Before he had time to leave the office, there was an incoming call. It was from Inspector Purbright, who thought that Mr Harton would like to know that his wife had arrived in Flaxborough and seemed to be well. She was at present conferring with her solicitor at the home of her father, where she had expressed the desire to stay for the time being.
“You say she’s well, inspector. She is all right, isn’t she?” Relief and anxiety contested for control of Harton’s voice.
“Perfectly, sir. Don’t worry, we’ll look after her.”
“Tell her not to worry about a thing. I’m coming over right away.”
“I don’t think that would be a very good idea, sir, if you don’t mind. Not just now.”
“But why?
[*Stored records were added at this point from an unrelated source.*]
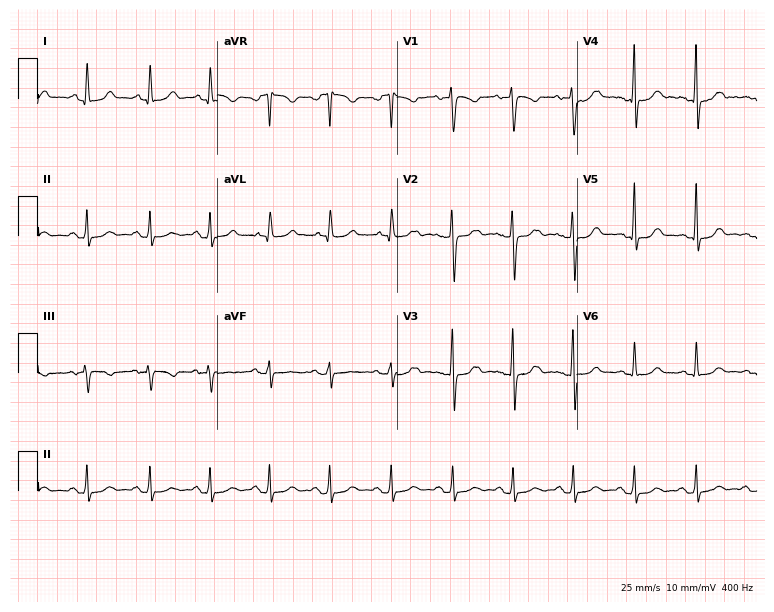
Resting 12-lead electrocardiogram (7.3-second recording at 400 Hz). Patient: a 32-year-old woman. None of these six findings is recorded: first-degree AV block, right bundle branch block, left bundle branch block, sinus bradycardia, atrial fibrillation, sinus tachycardia. Findings outside these six are not listed.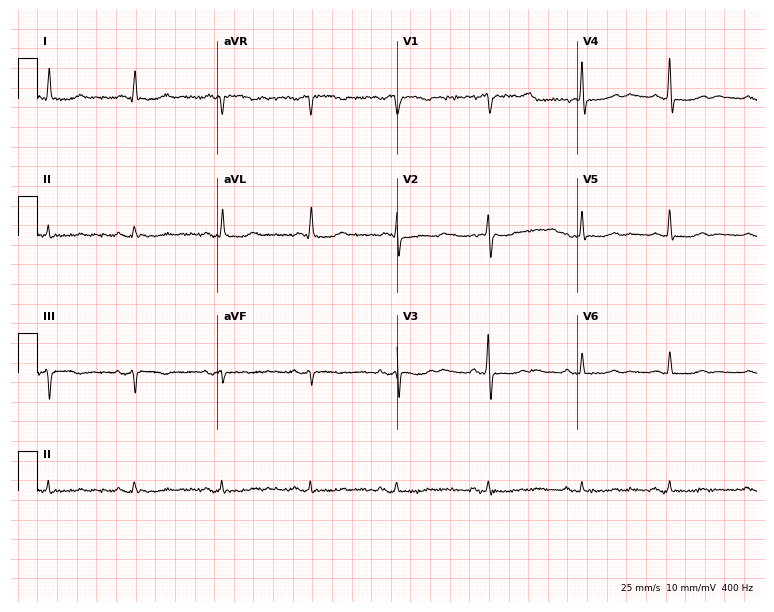
Standard 12-lead ECG recorded from a woman, 76 years old (7.3-second recording at 400 Hz). None of these six findings is recorded: first-degree AV block, right bundle branch block, left bundle branch block, sinus bradycardia, atrial fibrillation, sinus tachycardia. Other findings, if any, are not listed.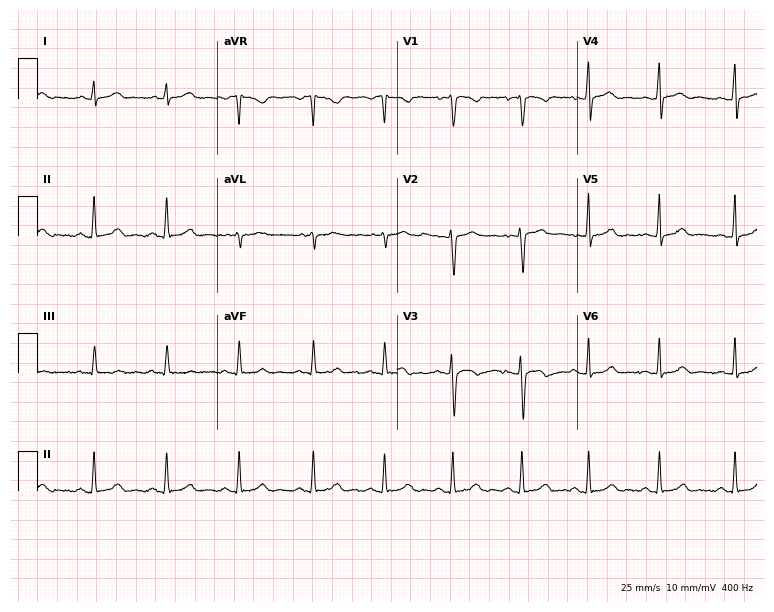
12-lead ECG from a 17-year-old female patient. Labelled as a normal ECG.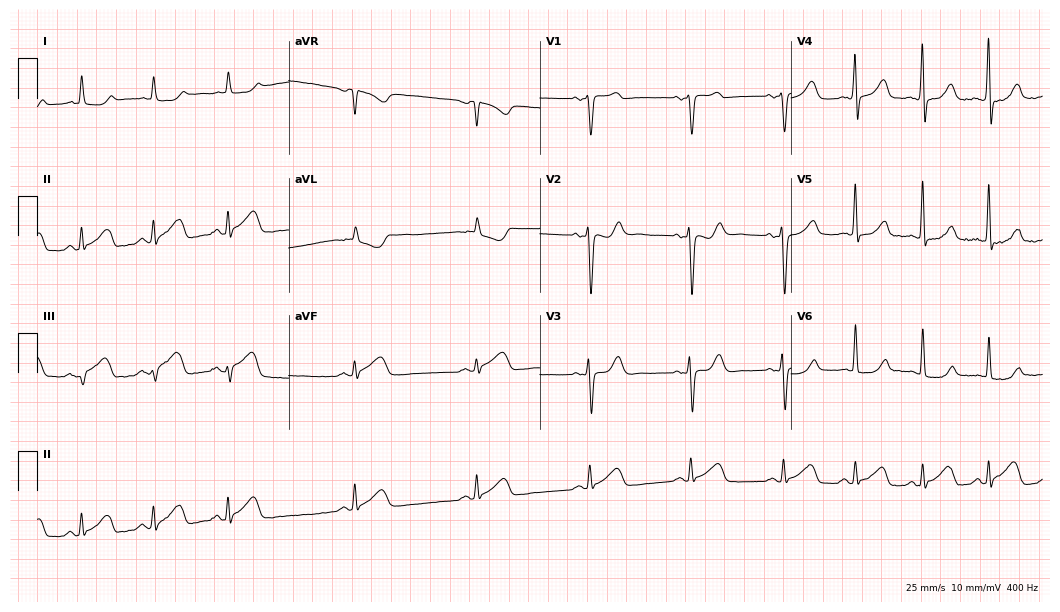
12-lead ECG from a man, 51 years old. No first-degree AV block, right bundle branch block, left bundle branch block, sinus bradycardia, atrial fibrillation or sinus tachycardia recorded for this tracing.

Look, you can’t forbid a woman to talk to her own husband, whatever you think she might have done.”
“It is not I who am forbidding anything, Mr Harton. Your wife says she does not wish to see you. She is very firm on the point.”
“Oh,” said Harton, very quietly. “I see.” And again, softly and with much sadness, “I see.”
Gently, he replaced the telephone, paused, stood, strode purposefully from the room, rubbing his hands.
“Darl!” he called, from halfway up the stairs. “It’s all right. Awful Julia and her policemen won’t be coming after all.”
He entered the bathroom and threw half the contents of the airing cupboard on the floor in his search for a large and suitably bright-coloured towel.
“Ready for the bunny!” he called.
The energetic splashing ceased and the sound of a rain of water droplets on plastic curtaining gradually died. There appeared in the doorway a wetly gleaming, bright pink Bobby-May, eyes averted, one hand cupped protectively round a breast, the other splayed over her groin, a starfish stranded across a weedy crevice.
He held the towel up like a cloak. She turned and waited submissively to be enwrapped. He put his arms about her and tightened them. Her warmth passed through the thick, rough cotton almost instantly. So, surprisingly, did the delineation of quite subtle details of her body—little wrist bones, a gentle corrugation of muscle above and below the cleft of the navel, the rubberiness of ribs, the unsuspected angularity of kneecaps, and that curious discrepancy in hardness that Harton had noticed before between one nipple and the other.